By the decision of the President of Poland of 7 February 2017, she was posthumously awarded the Gold Cross of Merit for her charitable and social activities and her commitment to people in need of help.

Her funeral ceremonies began on 18 February 2017 at the Shrine of Our Lady of Fatima in Trzebinia, and on 19 February they continued in her hometown of Libiąż. The Holy Mass preceding the funeral was presided over by Cardinal Stanisław Dziwisz. The funeral ceremony was of a state character. Helena Kmieć was buried in the cemetery at the parish church of St. Barbara in Libiąż.

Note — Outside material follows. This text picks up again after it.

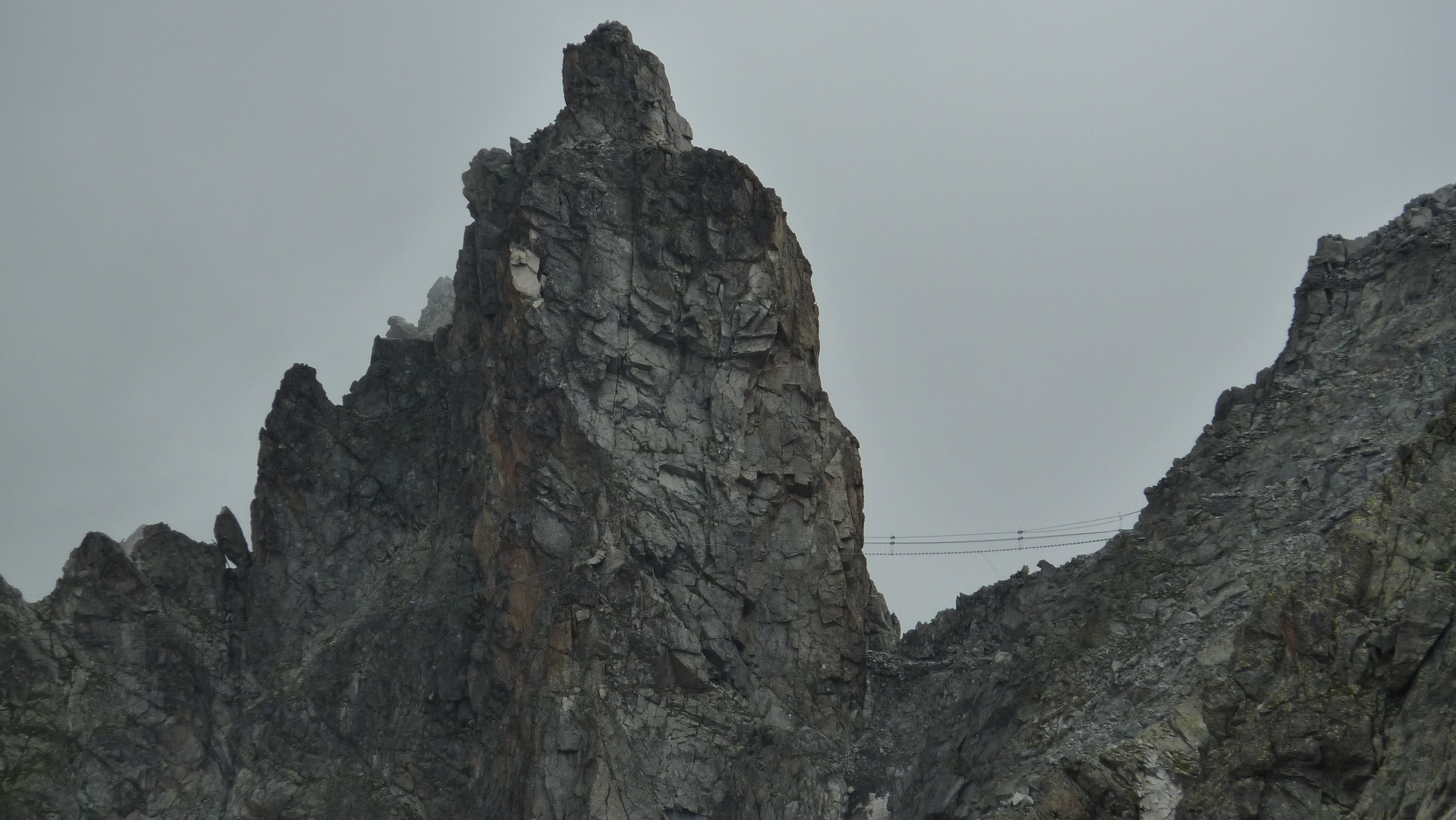 Gendarme di Casamadre, nelle Alpi Orobie, al confine tra Lombardia e Trentino Alto-Adige.

== Beatification process ==
In December 2022, the Archdiocese of Kraków announced the start of the beatification process for Helena Kmieć, and in April 2024, an edict was issued announcing the official start of the process of beatification of the Polish missionary. The process began on 10 May 2024 in the Chapel of the Palace of the Archbishops of Kraków and she was subsequently titled a Servant of God.

== Commemoration ==
In May 2017, the Society of the Divine Savior established the Helena Kmieć Foundation to promote help children and youth in mission countries.

On 18 August 2017, during a ceremonial session of the Libiąż City Council, a unanimous decision was made to posthumously grant Helena Kmieć the title of Honorary Citizen of the City of Libiąż. A motion to rename Kościelna Street to Helena Kmieć Street was also unanimously approved.

In January 2020, she became patron of the Catholic Primary School in Warsaw.